Der Sonnensturm, der so stark war, dass er fast einen geheimen US-Angriff während des Vietnamkriegs zum Scheitern brachte.

Ein massiver Sonnensturm am 4. August 1972 könnte eine große Operation der US Navy in Vietnam durch die Explosion von Hunderten von Minen zum Scheitern gebracht haben.

Die Operation Pocket Money, ein Plan zur Verlegung von 11.000 Seeminen vor der Küste Nordvietnams, um die Versorgungswege der Marine in die Region abzuschneiden, wurde von der Detonation von Dutzenden von Minen in einem seltsamen Ereignis getroffen.

Nun, eine neue Studie sagt, dass extremes Weltraumwetter die Explosionen südlich von Hai Phong, Nordvietnam, hätte verursachen können.

Forscher sagen, dass die durch den Sonnensturm aktivierten Magnetsensoren in den Unterwasser-Destruktor-Minen dazu führen, dass sie massenhaft explodieren.

Die Unterwassersprengstoffe wurden so manipuliert, dass sie als Reaktion auf magnetische, akustische und Drucksignale von vorbeifahrenden Schiffen detonieren konnten.

Am 4. August 1972 beobachteten jedoch Besatzungsmitglieder an Bord von Flugzeugen der U.S. Task Force 77 plötzlich Explosionen südlich von Hai Phong.

20 bis 30 Explosionen wurden in nur 30 Sekunden dokumentiert.

Weitere 25 bis 30 Stellen mit schlammigen Gewässern wurden ebenfalls beobachtet, was auf weitere Explosionen hinweist.

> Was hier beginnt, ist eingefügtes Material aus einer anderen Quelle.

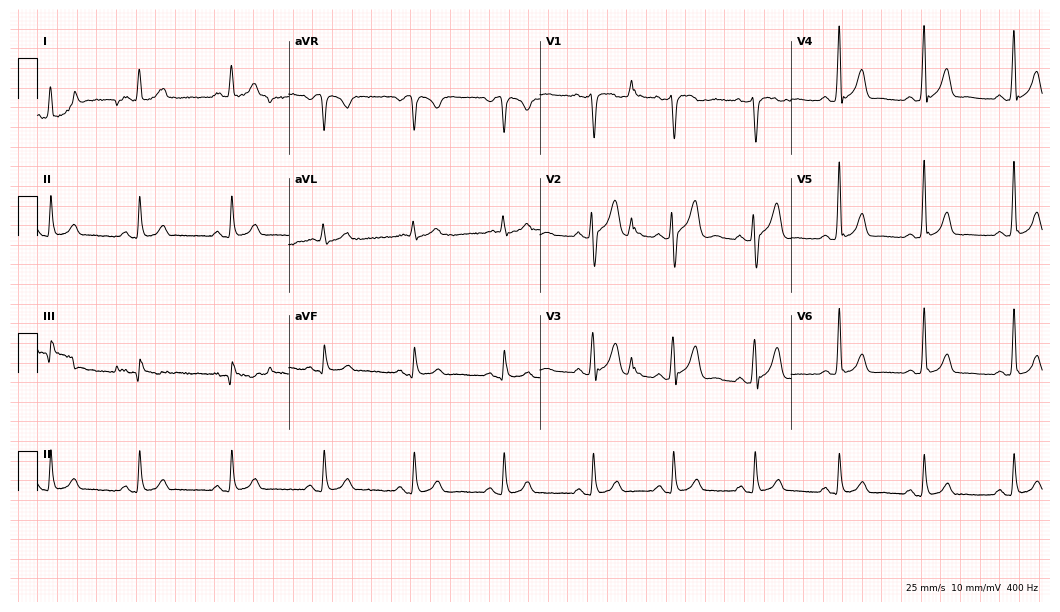
Electrocardiogram, a 35-year-old man. Of the six screened findings (first-degree AV block, right bundle branch block, left bundle branch block, sinus bradycardia, atrial fibrillation, sinus tachycardia), none is recorded. Other findings, if any, are not listed.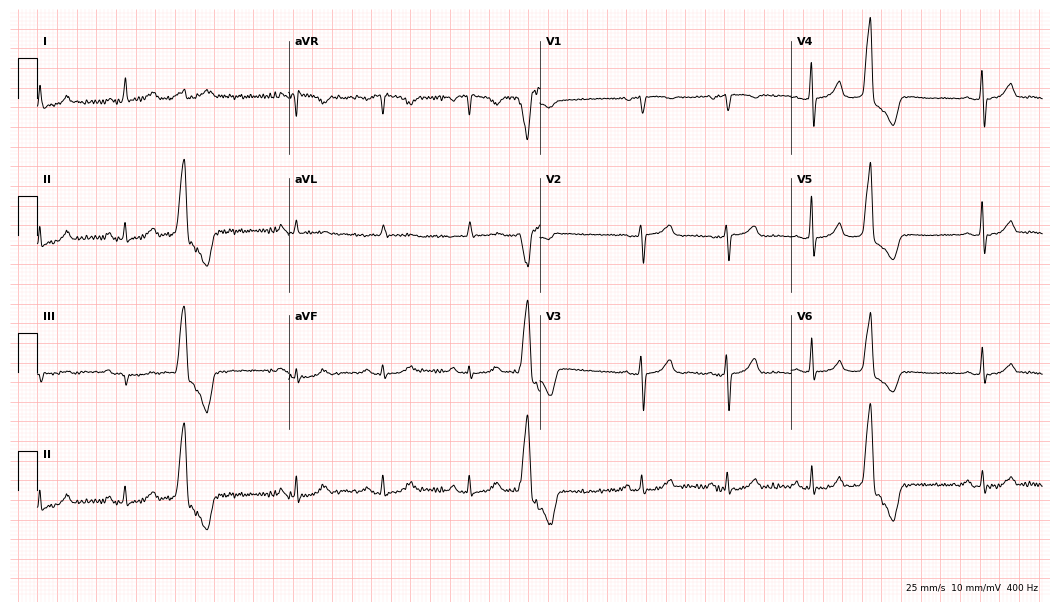
ECG — a female, 73 years old. Screened for six findings — first-degree AV block, right bundle branch block, left bundle branch block, sinus bradycardia, atrial fibrillation, sinus tachycardia — none is recorded. Other findings, if any, are not listed.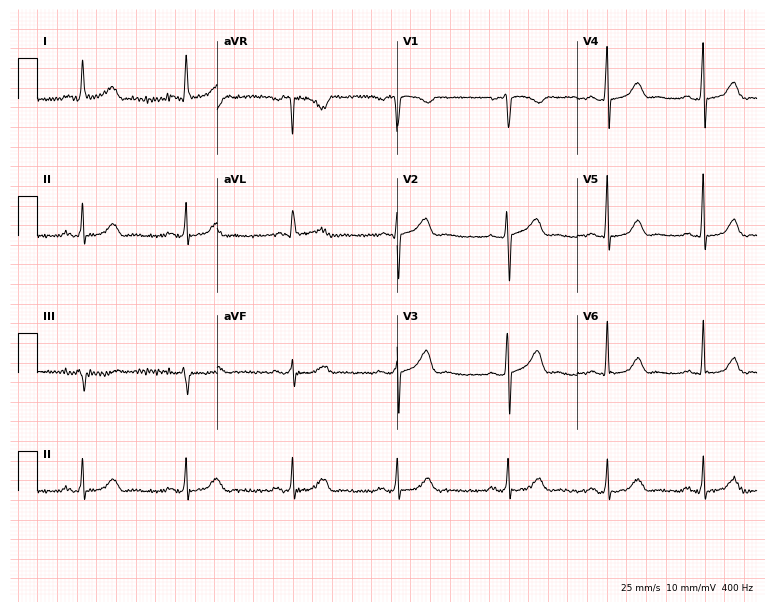
Resting 12-lead electrocardiogram (7.3-second recording at 400 Hz). Patient: a female, 55 years old. Read as a normal ECG.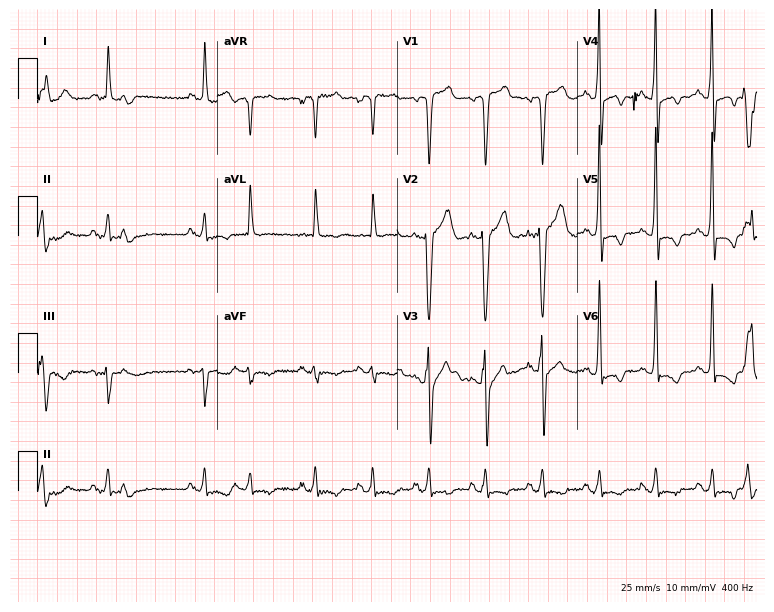
12-lead ECG from a male patient, 59 years old. No first-degree AV block, right bundle branch block (RBBB), left bundle branch block (LBBB), sinus bradycardia, atrial fibrillation (AF) or sinus tachycardia recorded for this tracing.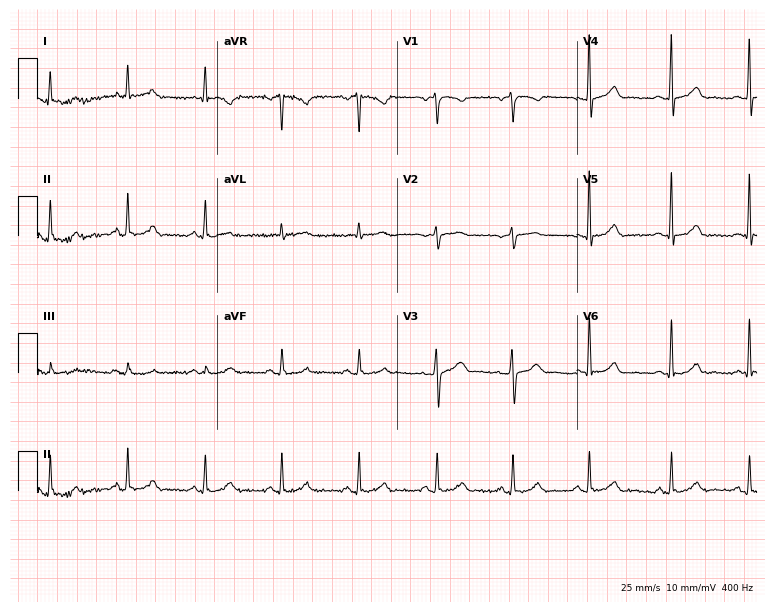
12-lead ECG from a 76-year-old female. Recorded interpretation: within normal limits.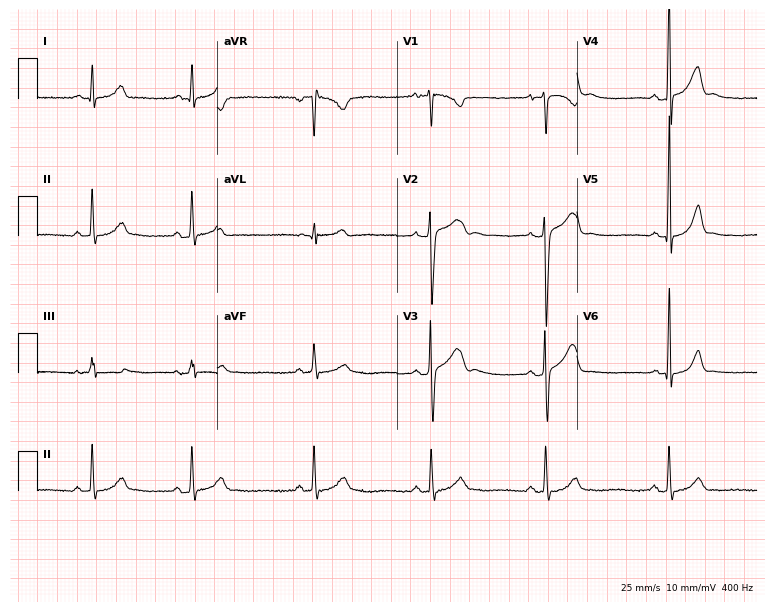
Electrocardiogram (7.3-second recording at 400 Hz), a male, 20 years old. Of the six screened findings (first-degree AV block, right bundle branch block (RBBB), left bundle branch block (LBBB), sinus bradycardia, atrial fibrillation (AF), sinus tachycardia), none is recorded. Only these six findings were labelled.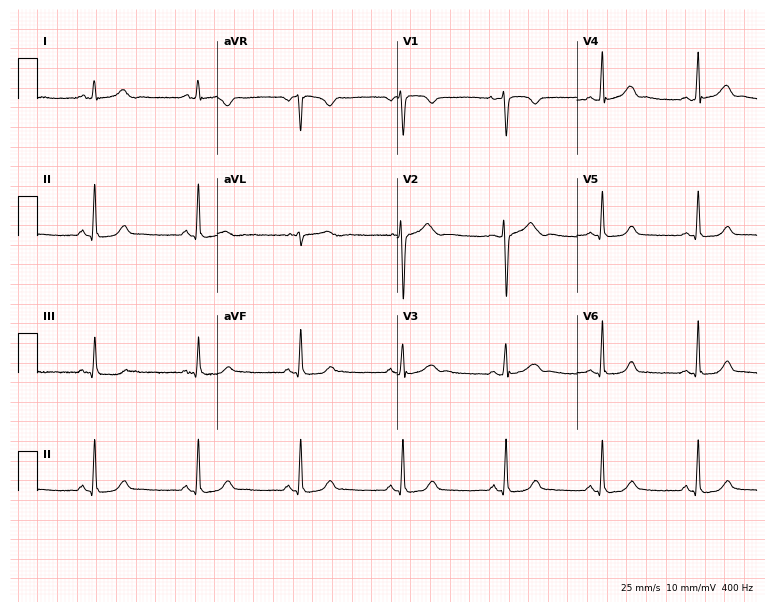
Standard 12-lead ECG recorded from a female, 26 years old (7.3-second recording at 400 Hz). Read as a normal ECG.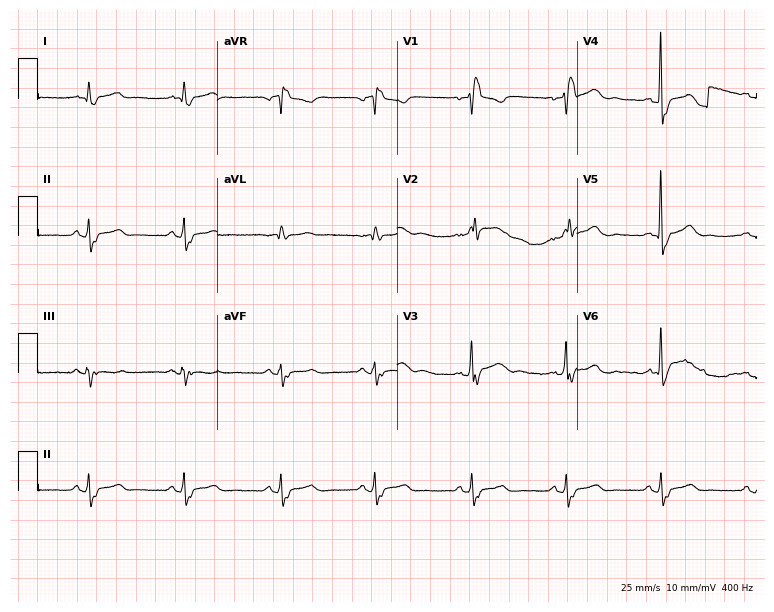
Resting 12-lead electrocardiogram. Patient: a 60-year-old male. The tracing shows right bundle branch block.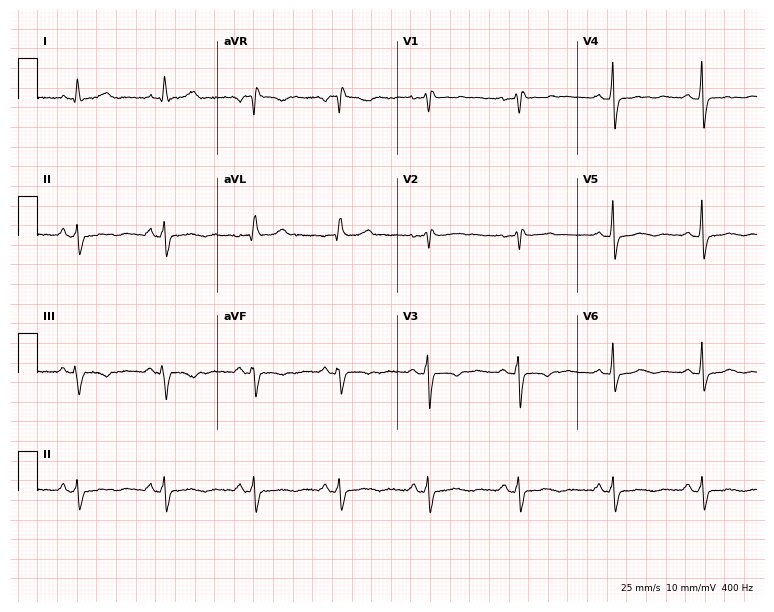
12-lead ECG from a 51-year-old woman (7.3-second recording at 400 Hz). Shows right bundle branch block.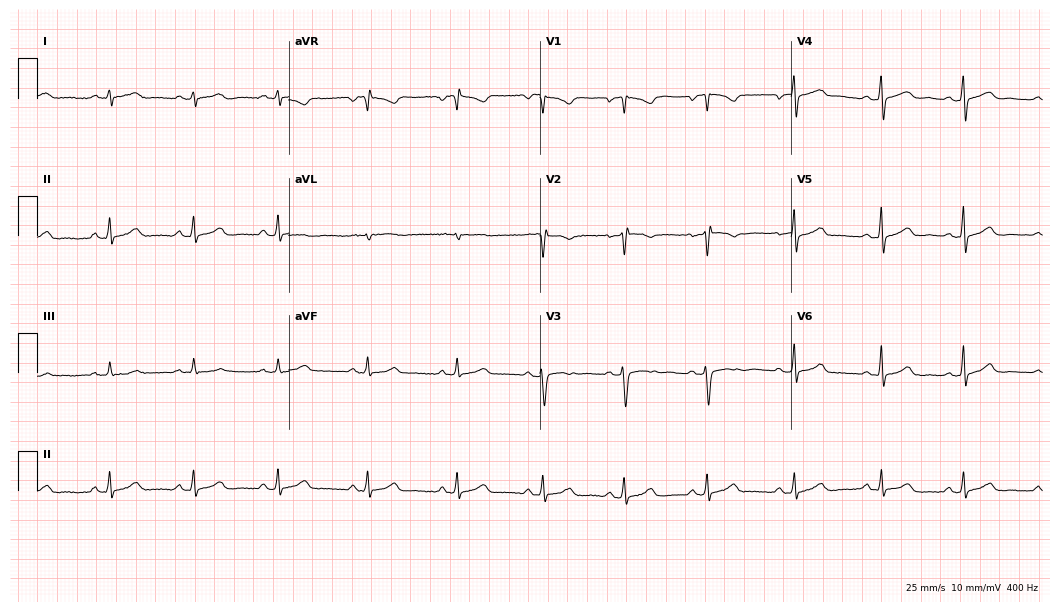
Electrocardiogram (10.2-second recording at 400 Hz), a female, 34 years old. Overall reading on record: normal ECG.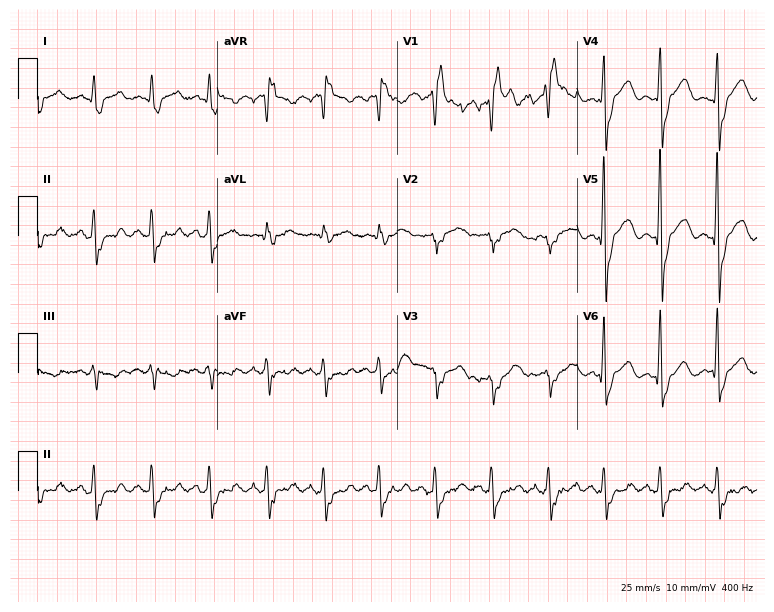
12-lead ECG from a 45-year-old male (7.3-second recording at 400 Hz). Shows right bundle branch block.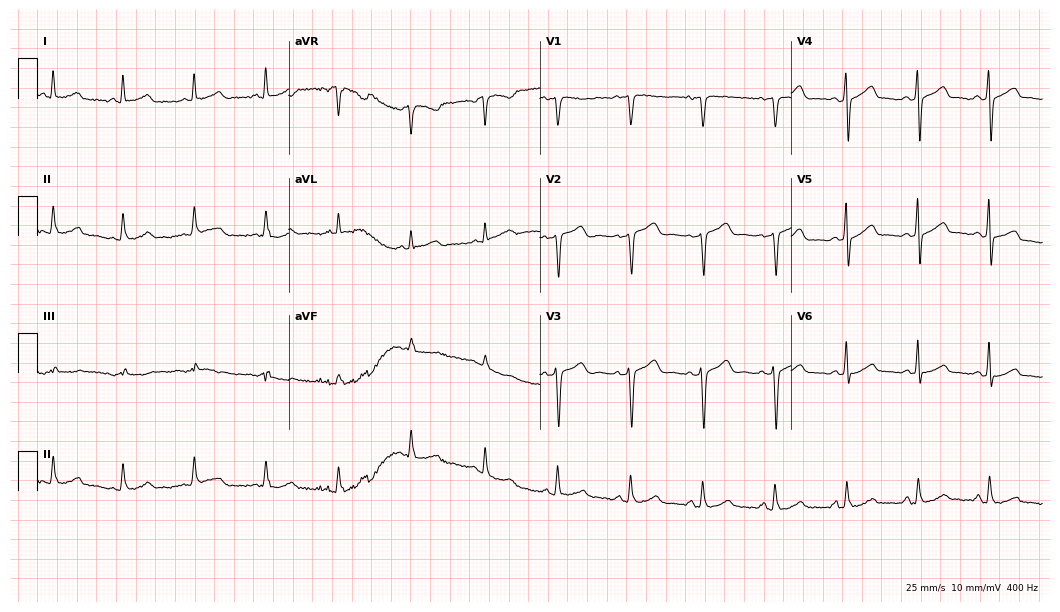
ECG — a female, 44 years old. Labelled as a normal ECG.

Die extremen Weltraumwetterereignisse Anfang August 1972 hatten erhebliche Auswirkungen auf die US Navy, über die nicht viel berichtet wurde“, sagten Forscher unter der Leitung von Delores Knipp, einem Weltraumwetterexperten an der University of Colorado in Boulder, in ihrem Papier.

Diese Effekte, die seit langem in den Archiven des Vietnamkriegs vergraben sind, bestätigen die Schwere des Sturms: eine fast sofortige, unbeabsichtigte Detonation von Dutzenden von Seeminen südlich von Hai Phong, Nordvietnam am 4. August 1972.

Der größte jemals aufgezeichnete Sonnensturm, The Carrington Event 1859, schaltete Telegrafenmaschinen in den USA aus, die angeblich Funken von Geräten ausfliegen ließen – einige schlimm genug, um Brände in Büros zu legen.

Das Team kam zu dem Schluss, dass das Ereignis von 1972 in der gleichen Liga hätte stattfinden können wie das Carrington Event.

Die Aktivität passt zur Beschreibung eines Sturms der Carrington-Klasse abzüglich der 1859 gemeldeten niedrigen Breitengrad-Aurora“, schrieben sie.

Aus unserer Sicht verdient dieser Sturm einen wissenschaftlichen Wiederbesuch als große Herausforderung für die Weltraumwettergemeinschaft, da er raumzeitliche terrestrische Beobachtungen dessen liefert, was wahrscheinlich ein Sturm der Carrington-Klasse war“, sagten die Autoren.

Die NASA bezeichnet den Sturm als „legendär“, weil er zwischen zwei Apollo-Missionen stattfand: Die Besatzung der Apollo 16 war im April zur Erde zurückgekehrt, und die Besatzung der Apollo 17 bereitete sich auf eine Mondlandung im Dezember vor.

Es besagt, dass ein Mondwalker, der im Sturm vom August 1972 gefangen wurde, gefährliche Strahlungswerte absorbiert haben könnte, die ihn zwingen, sofort zur Erde zurückzukehren, um dort behandelt zu werden.

Die US Navy führte das dramatische Ereignis auf „magnetische Störungen von Sonnenstürmen“ zurück.

Teilen Ist Liebe! ❤❤❤ 3 shares ❤❤❤

Schreibe einen Kommentar

Deine E-Mail-Adresse wird nicht veröffentlicht. Erforderliche Felder sind mit * markiert.